* _Exercise objective_
Below are records; the lines starting at the one with "229.8 | 228.56 |" and ending at the one with "16.5 | 18.2 |" must be reproduced exactly, both included. Pictures must not appear.

Records from a collection
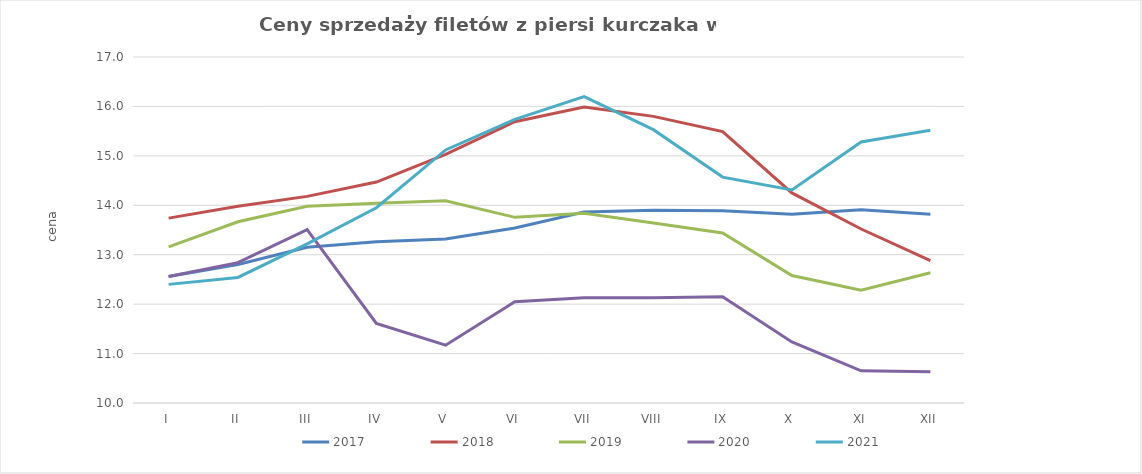
| Category | 2017 | 2018 | 2019 | 2020 | 2021 |
|---|---|---|---|---|---|
| I | 12.56 | 13.74 | 13.16 | 12.56 | 12.4 |
| II | 12.801 | 13.98 | 13.666 | 12.84 | 12.54 |
| III | 13.15 | 14.18 | 13.98 | 13.507 | 13.22 |
| IV | 13.26 | 14.47 | 14.04 | 11.61 | 13.95 |
| V | 13.32 | 15.03 | 14.09 | 11.17 | 15.12 |
| VI | 13.54 | 15.69 | 13.756 | 12.05 | 15.74 |
| VII | 13.862 | 15.99 | 13.84 | 12.13 | 16.2 |
| VIII | 13.9 | 15.799 | 13.64 | 12.13 | 15.53 |
| IX | 13.89 | 15.49 | 13.44 | 12.15 | 14.57 |
| X | 13.82 | 14.25 | 12.58 | 11.235 | 14.31 |
| XI | 13.91 | 13.52 | 12.28 | 10.65 | 15.28 |
| XII | 13.82 | 12.88 | 12.635 | 10.63 | 15.52 |
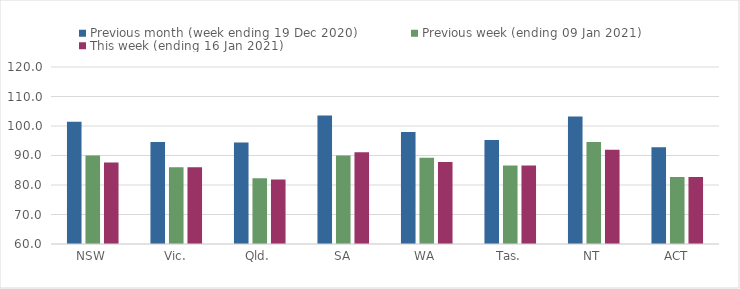
| Category | Previous month (week ending 19 Dec 2020) | Previous week (ending 09 Jan 2021) | This week (ending 16 Jan 2021) |
|---|---|---|---|
| NSW | 101.46 | 90 | 87.62 |
| Vic. | 94.55 | 86 | 86.04 |
| Qld. | 94.4 | 82.31 | 81.83 |
| SA | 103.54 | 90.01 | 91.08 |
| WA | 97.97 | 89.26 | 87.78 |
| Tas. | 95.28 | 86.62 | 86.62 |
| NT | 103.18 | 94.54 | 91.97 |
| ACT | 92.81 | 82.69 | 82.71 |
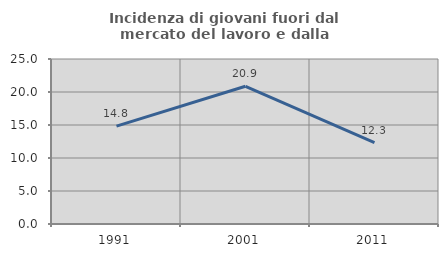
| Category | Incidenza di giovani fuori dal mercato del lavoro e dalla formazione  |
|---|---|
| 1991.0 | 14.838 |
| 2001.0 | 20.865 |
| 2011.0 | 12.341 |
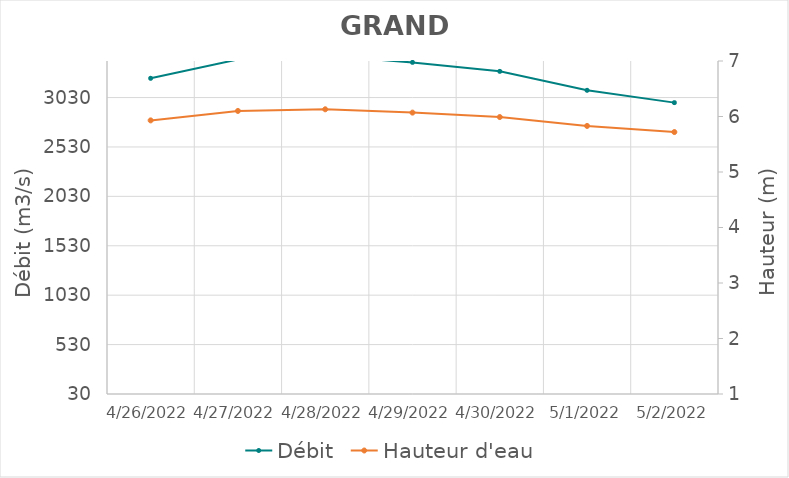
| Category | Débit |
|---|---|
| 4/26/22 | 3205.71 |
| 4/25/22 | 3076.9 |
| 4/24/22 | 3022.48 |
| 4/23/22 | 2956.02 |
| 4/22/22 | 2862.73 |
| 4/21/22 | 2621.07 |
| 4/20/22 | 2679.31 |
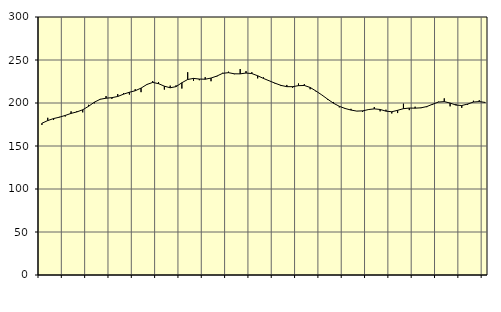
| Category | Piggar | Series 1 |
|---|---|---|
| nan | 174.5 | 176.45 |
| 1.0 | 182.8 | 179.55 |
| 1.0 | 180.2 | 181.93 |
| 1.0 | 183.9 | 183.47 |
| nan | 184.3 | 185.55 |
| 2.0 | 190.3 | 187.91 |
| 2.0 | 190.5 | 189.64 |
| 2.0 | 189.1 | 192.12 |
| nan | 197.9 | 196.16 |
| 3.0 | 199.6 | 200.98 |
| 3.0 | 204.7 | 204.34 |
| 3.0 | 208.1 | 205.59 |
| nan | 204.8 | 206.2 |
| 4.0 | 210.4 | 207.58 |
| 4.0 | 211.5 | 210.27 |
| 4.0 | 209.8 | 212.49 |
| nan | 216.1 | 214.24 |
| 5.0 | 212.6 | 217.3 |
| 5.0 | 221.9 | 221.53 |
| 5.0 | 225.5 | 223.92 |
| nan | 224.3 | 222.5 |
| 6.0 | 215.6 | 219.56 |
| 6.0 | 220.2 | 217.68 |
| 6.0 | 220.5 | 219.04 |
| nan | 216.8 | 223.55 |
| 7.0 | 235.8 | 227.33 |
| 7.0 | 225.8 | 228.6 |
| 7.0 | 226.5 | 227.85 |
| nan | 230 | 227.65 |
| 8.0 | 225.3 | 228.98 |
| 8.0 | 230.8 | 231.34 |
| 8.0 | 235.1 | 234.51 |
| nan | 236.4 | 235.26 |
| 9.0 | 233.5 | 233.95 |
| 9.0 | 239.5 | 233.89 |
| 9.0 | 237.1 | 234.84 |
| nan | 235.8 | 234.24 |
| 10.0 | 228.6 | 231.67 |
| 10.0 | 229.8 | 228.56 |
| 10.0 | 225.6 | 225.73 |
| nan | 222.3 | 222.98 |
| 11.0 | 219.7 | 220.48 |
| 11.0 | 221 | 218.99 |
| 11.0 | 217.7 | 218.97 |
| nan | 222.7 | 220.18 |
| 12.0 | 221.9 | 220.38 |
| 12.0 | 216 | 218.07 |
| 12.0 | 213.5 | 213.95 |
| nan | 209.3 | 209.37 |
| 13.0 | 203.7 | 204.46 |
| 13.0 | 201.2 | 199.74 |
| 13.0 | 194.9 | 196.17 |
| nan | 194.2 | 193.62 |
| 14.0 | 193.2 | 191.8 |
| 14.0 | 190.5 | 190.58 |
| 14.0 | 189.6 | 190.85 |
| nan | 192.7 | 192.36 |
| 15.0 | 195.3 | 193.17 |
| 15.0 | 190.3 | 192.49 |
| 15.0 | 192.2 | 190.53 |
| nan | 187.8 | 189.82 |
| 16.0 | 188.3 | 191.49 |
| 16.0 | 199.2 | 193.39 |
| 16.0 | 191.7 | 194.13 |
| nan | 195.7 | 193.99 |
| 17.0 | 194.1 | 194.39 |
| 17.0 | 195.2 | 195.85 |
| 17.0 | 197.8 | 198.57 |
| nan | 201.5 | 201.08 |
| 18.0 | 205.4 | 201.61 |
| 18.0 | 196.1 | 199.92 |
| 18.0 | 198.9 | 197.57 |
| nan | 194.4 | 197.06 |
| 19.0 | 197.8 | 198.76 |
| 19.0 | 202.6 | 201.12 |
| 19.0 | 203.2 | 201.66 |
| nan | 200.2 | 200.68 |
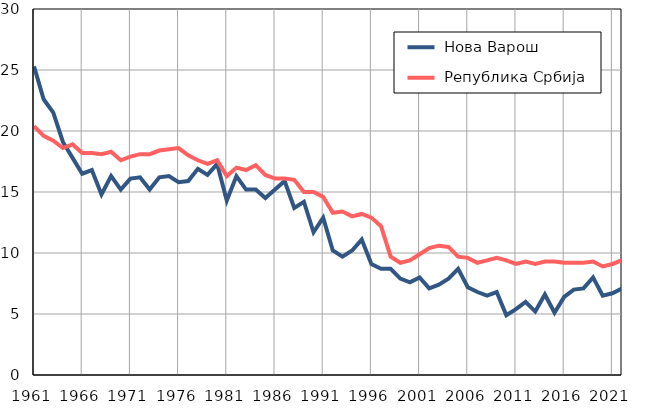
| Category |  Нова Варош |  Република Србија |
|---|---|---|
| 1961.0 | 25.3 | 20.4 |
| 1962.0 | 22.6 | 19.6 |
| 1963.0 | 21.5 | 19.2 |
| 1964.0 | 19.1 | 18.6 |
| 1965.0 | 17.8 | 18.9 |
| 1966.0 | 16.5 | 18.2 |
| 1967.0 | 16.8 | 18.2 |
| 1968.0 | 14.8 | 18.1 |
| 1969.0 | 16.3 | 18.3 |
| 1970.0 | 15.2 | 17.6 |
| 1971.0 | 16.1 | 17.9 |
| 1972.0 | 16.2 | 18.1 |
| 1973.0 | 15.2 | 18.1 |
| 1974.0 | 16.2 | 18.4 |
| 1975.0 | 16.3 | 18.5 |
| 1976.0 | 15.8 | 18.6 |
| 1977.0 | 15.9 | 18 |
| 1978.0 | 16.9 | 17.6 |
| 1979.0 | 16.4 | 17.3 |
| 1980.0 | 17.3 | 17.6 |
| 1981.0 | 14.3 | 16.3 |
| 1982.0 | 16.3 | 17 |
| 1983.0 | 15.2 | 16.8 |
| 1984.0 | 15.2 | 17.2 |
| 1985.0 | 14.5 | 16.4 |
| 1986.0 | 15.2 | 16.1 |
| 1987.0 | 15.9 | 16.1 |
| 1988.0 | 13.7 | 16 |
| 1989.0 | 14.2 | 15 |
| 1990.0 | 11.7 | 15 |
| 1991.0 | 12.9 | 14.6 |
| 1992.0 | 10.2 | 13.3 |
| 1993.0 | 9.7 | 13.4 |
| 1994.0 | 10.2 | 13 |
| 1995.0 | 11.1 | 13.2 |
| 1996.0 | 9.1 | 12.9 |
| 1997.0 | 8.7 | 12.2 |
| 1998.0 | 8.7 | 9.7 |
| 1999.0 | 7.9 | 9.2 |
| 2000.0 | 7.6 | 9.4 |
| 2001.0 | 8 | 9.9 |
| 2002.0 | 7.1 | 10.4 |
| 2003.0 | 7.4 | 10.6 |
| 2004.0 | 7.9 | 10.5 |
| 2005.0 | 8.7 | 9.7 |
| 2006.0 | 7.2 | 9.6 |
| 2007.0 | 6.8 | 9.2 |
| 2008.0 | 6.5 | 9.4 |
| 2009.0 | 6.8 | 9.6 |
| 2010.0 | 4.9 | 9.4 |
| 2011.0 | 5.4 | 9.1 |
| 2012.0 | 6 | 9.3 |
| 2013.0 | 5.2 | 9.1 |
| 2014.0 | 6.6 | 9.3 |
| 2015.0 | 5.1 | 9.3 |
| 2016.0 | 6.4 | 9.2 |
| 2017.0 | 7 | 9.2 |
| 2018.0 | 7.1 | 9.2 |
| 2019.0 | 8 | 9.3 |
| 2020.0 | 6.5 | 8.9 |
| 2021.0 | 6.7 | 9.1 |
| 2022.0 | 7.1 | 9.4 |
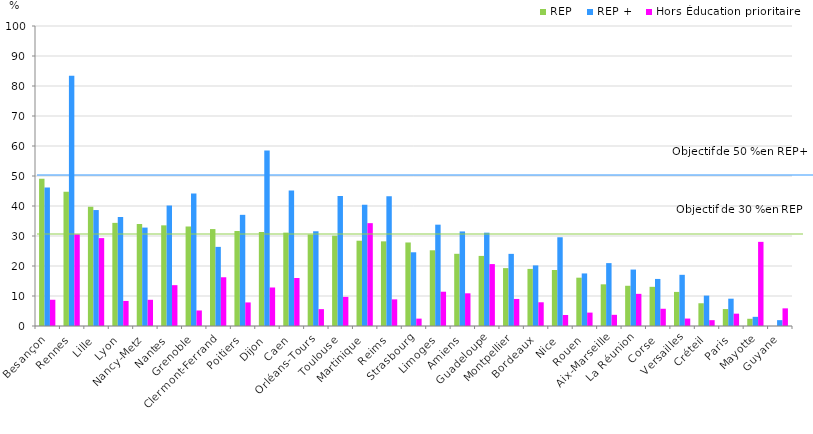
| Category | REP | REP + | Hors Éducation prioritaire |
|---|---|---|---|
| Besançon | 49.123 | 46.198 | 8.748 |
| Rennes | 44.743 | 83.399 | 30.554 |
| Lille | 39.749 | 38.653 | 29.295 |
| Lyon | 34.375 | 36.332 | 8.354 |
| Nancy-Metz | 33.996 | 32.802 | 8.736 |
| Nantes | 33.553 | 40.159 | 13.613 |
| Grenoble | 33.167 | 44.145 | 5.18 |
| Clermont-Ferrand | 32.309 | 26.372 | 16.248 |
| Poitiers | 31.66 | 37.055 | 7.856 |
| Dijon | 31.337 | 58.525 | 12.838 |
| Caen | 31.119 | 45.19 | 16.007 |
| Orléans-Tours | 30.492 | 31.576 | 5.616 |
| Toulouse | 30.115 | 43.296 | 9.71 |
| Martinique | 28.432 | 40.417 | 34.282 |
| Reims | 28.217 | 43.265 | 8.883 |
| Strasbourg | 27.841 | 24.571 | 2.459 |
| Limoges | 25.238 | 33.777 | 11.43 |
| Amiens | 24.064 | 31.519 | 10.896 |
| Guadeloupe | 23.362 | 31.106 | 20.639 |
| Montpellier | 19.298 | 24.045 | 9.013 |
| Bordeaux | 19.032 | 20.199 | 7.907 |
| Nice | 18.675 | 29.578 | 3.666 |
| Rouen | 16.106 | 17.52 | 4.466 |
| Aix-Marseille | 13.888 | 20.965 | 3.723 |
| La Réunion | 13.405 | 18.813 | 10.718 |
| Corse | 13.055 | 15.686 | 5.746 |
| Versailles | 11.358 | 17.061 | 2.481 |
| Créteil | 7.581 | 10.131 | 1.947 |
| Paris | 5.649 | 9.105 | 4.113 |
| Mayotte | 2.407 | 3.054 | 28.05 |
| Guyane | 0 | 1.953 | 5.881 |
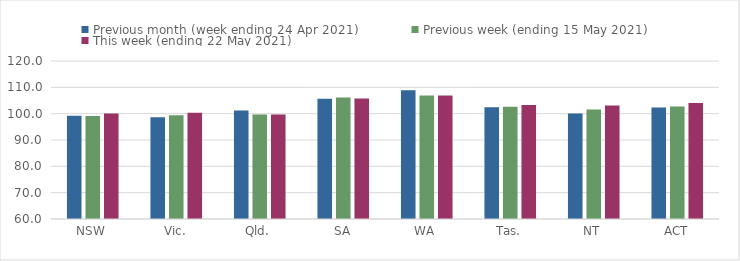
| Category | Previous month (week ending 24 Apr 2021) | Previous week (ending 15 May 2021) | This week (ending 22 May 2021) |
|---|---|---|---|
| NSW | 99.17 | 99.11 | 100.03 |
| Vic. | 98.62 | 99.42 | 100.34 |
| Qld. | 101.25 | 99.64 | 99.71 |
| SA | 105.67 | 106.17 | 105.79 |
| WA | 108.85 | 106.87 | 106.88 |
| Tas. | 102.45 | 102.66 | 103.31 |
| NT | 100.1 | 101.57 | 103.1 |
| ACT | 102.31 | 102.7 | 104.07 |
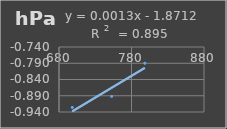
| Category | Presión Atmosférica |
|---|---|
| 698.3 | -0.926 |
| 752.6 | -0.892 |
| 798.4 | -0.79 |
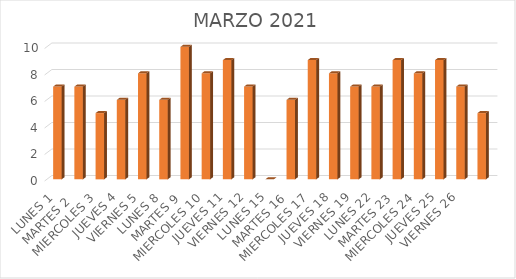
| Category | DIAS | PERSONAS ATENDIDAS | Series 1 |
|---|---|---|---|
| LUNES 1 |  |  | 7 |
| MARTES 2  |  |  | 7 |
| MIERCOLES 3 |  |  | 5 |
| JUEVES 4 |  |  | 6 |
| VIERNES 5 |  |  | 8 |
| LUNES 8 |  |  | 6 |
| MARTES 9 |  |  | 10 |
| MIERCOLES 10 |  |  | 8 |
| JUEVES 11 |  |  | 9 |
| VIERNES 12 |  |  | 7 |
| LUNES 15 |  |  | 0 |
| MARTES 16 |  |  | 6 |
| MIERCOLES 17 |  |  | 9 |
| JUEVES 18 |  |  | 8 |
| VIERNES 19 |  |  | 7 |
| LUNES 22 |  |  | 7 |
| MARTES 23 |  |  | 9 |
| MIERCOLES 24 |  |  | 8 |
| JUEVES 25 |  |  | 9 |
| VIERNES 26 |  |  | 7 |
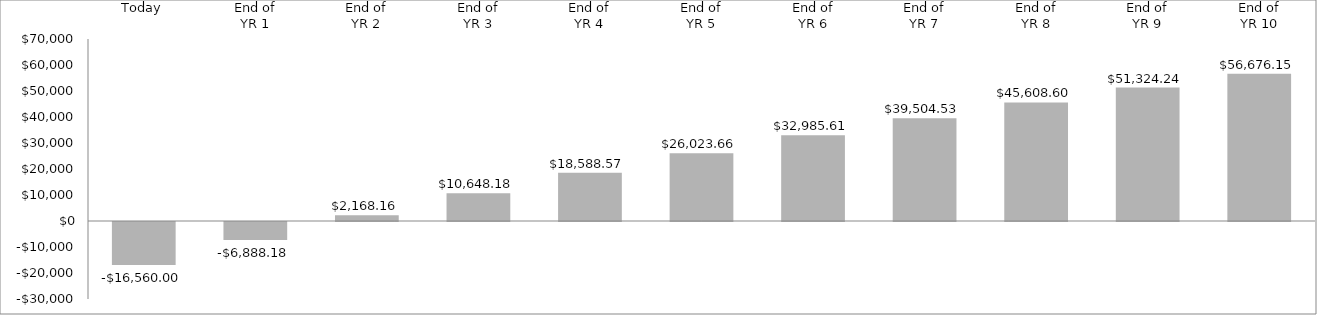
| Category | ($16,560.00) $9,672  $9,056  $8,480  $7,940  $7,435  $6,962  $6,519  $6,104  $5,716  $5,352  |
|---|---|
| Today | -16560 |
| End of
YR 1 | -6888.182 |
| End of
YR 2 | 2168.157 |
| End of
YR 3 | 10648.183 |
| End of
YR 4 | 18588.572 |
| End of
YR 5 | 26023.663 |
| End of
YR 6 | 32985.611 |
| End of
YR 7 | 39504.527 |
| End of
YR 8 | 45608.603 |
| End of
YR 9 | 51324.237 |
| End of
YR 10 | 56676.149 |
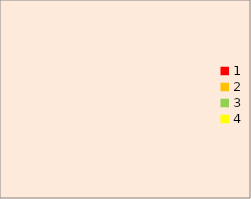
| Category | Series 0 |
|---|---|
| 0 | 0 |
| 1 | 0 |
| 2 | 0 |
| 3 | 0 |
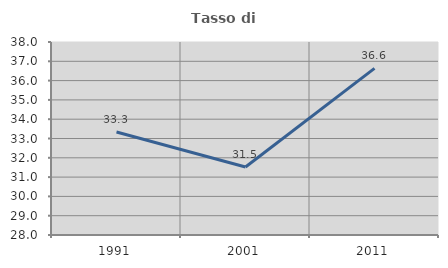
| Category | Tasso di occupazione   |
|---|---|
| 1991.0 | 33.333 |
| 2001.0 | 31.525 |
| 2011.0 | 36.635 |
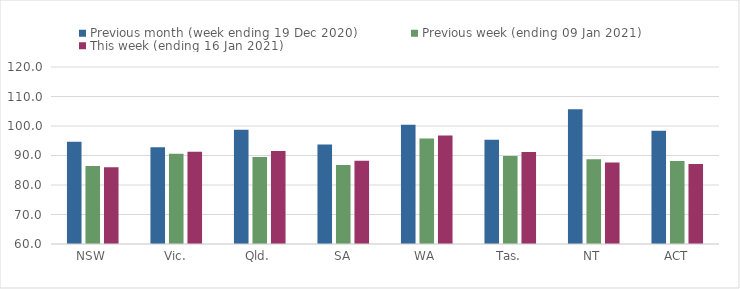
| Category | Previous month (week ending 19 Dec 2020) | Previous week (ending 09 Jan 2021) | This week (ending 16 Jan 2021) |
|---|---|---|---|
| NSW | 94.66 | 86.4 | 85.99 |
| Vic. | 92.78 | 90.62 | 91.26 |
| Qld. | 98.71 | 89.52 | 91.51 |
| SA | 93.71 | 86.76 | 88.21 |
| WA | 100.41 | 95.79 | 96.82 |
| Tas. | 95.34 | 89.82 | 91.15 |
| NT | 105.64 | 88.71 | 87.61 |
| ACT | 98.38 | 88.12 | 87.16 |
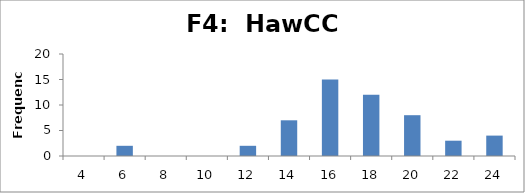
| Category | Frequency |
|---|---|
| 4.0 | 0 |
| 6.0 | 2 |
| 8.0 | 0 |
| 10.0 | 0 |
| 12.0 | 2 |
| 14.0 | 7 |
| 16.0 | 15 |
| 18.0 | 12 |
| 20.0 | 8 |
| 22.0 | 3 |
| 24.0 | 4 |

* _Expected output_
| 10.0 | 229.8 | 228.56 |
| 10.0 | 225.6 | 225.73 |
| nan | 222.3 | 222.98 |
| 11.0 | 219.7 | 220.48 |
| 11.0 | 221 | 218.99 |
| 11.0 | 217.7 | 218.97 |
| nan | 222.7 | 220.18 |
| 12.0 | 221.9 | 220.38 |
| 12.0 | 216 | 218.07 |
| 12.0 | 213.5 | 213.95 |
| nan | 209.3 | 209.37 |
| 13.0 | 203.7 | 204.46 |
| 13.0 | 201.2 | 199.74 |
| 13.0 | 194.9 | 196.17 |
| nan | 194.2 | 193.62 |
| 14.0 | 193.2 | 191.8 |
| 14.0 | 190.5 | 190.58 |
| 14.0 | 189.6 | 190.85 |
| nan | 192.7 | 192.36 |
| 15.0 | 195.3 | 193.17 |
| 15.0 | 190.3 | 192.49 |
| 15.0 | 192.2 | 190.53 |
| nan | 187.8 | 189.82 |
| 16.0 | 188.3 | 191.49 |
| 16.0 | 199.2 | 193.39 |
| 16.0 | 191.7 | 194.13 |
| nan | 195.7 | 193.99 |
| 17.0 | 194.1 | 194.39 |
| 17.0 | 195.2 | 195.85 |
| 17.0 | 197.8 | 198.57 |
| nan | 201.5 | 201.08 |
| 18.0 | 205.4 | 201.61 |
| 18.0 | 196.1 | 199.92 |
| 18.0 | 198.9 | 197.57 |
| nan | 194.4 | 197.06 |
| 19.0 | 197.8 | 198.76 |
| 19.0 | 202.6 | 201.12 |
| 19.0 | 203.2 | 201.66 |
| nan | 200.2 | 200.68 |
| Category |  Нова Варош |  Република Србија |
|---|---|---|
| 1961.0 | 25.3 | 20.4 |
| 1962.0 | 22.6 | 19.6 |
| 1963.0 | 21.5 | 19.2 |
| 1964.0 | 19.1 | 18.6 |
| 1965.0 | 17.8 | 18.9 |
| 1966.0 | 16.5 | 18.2 |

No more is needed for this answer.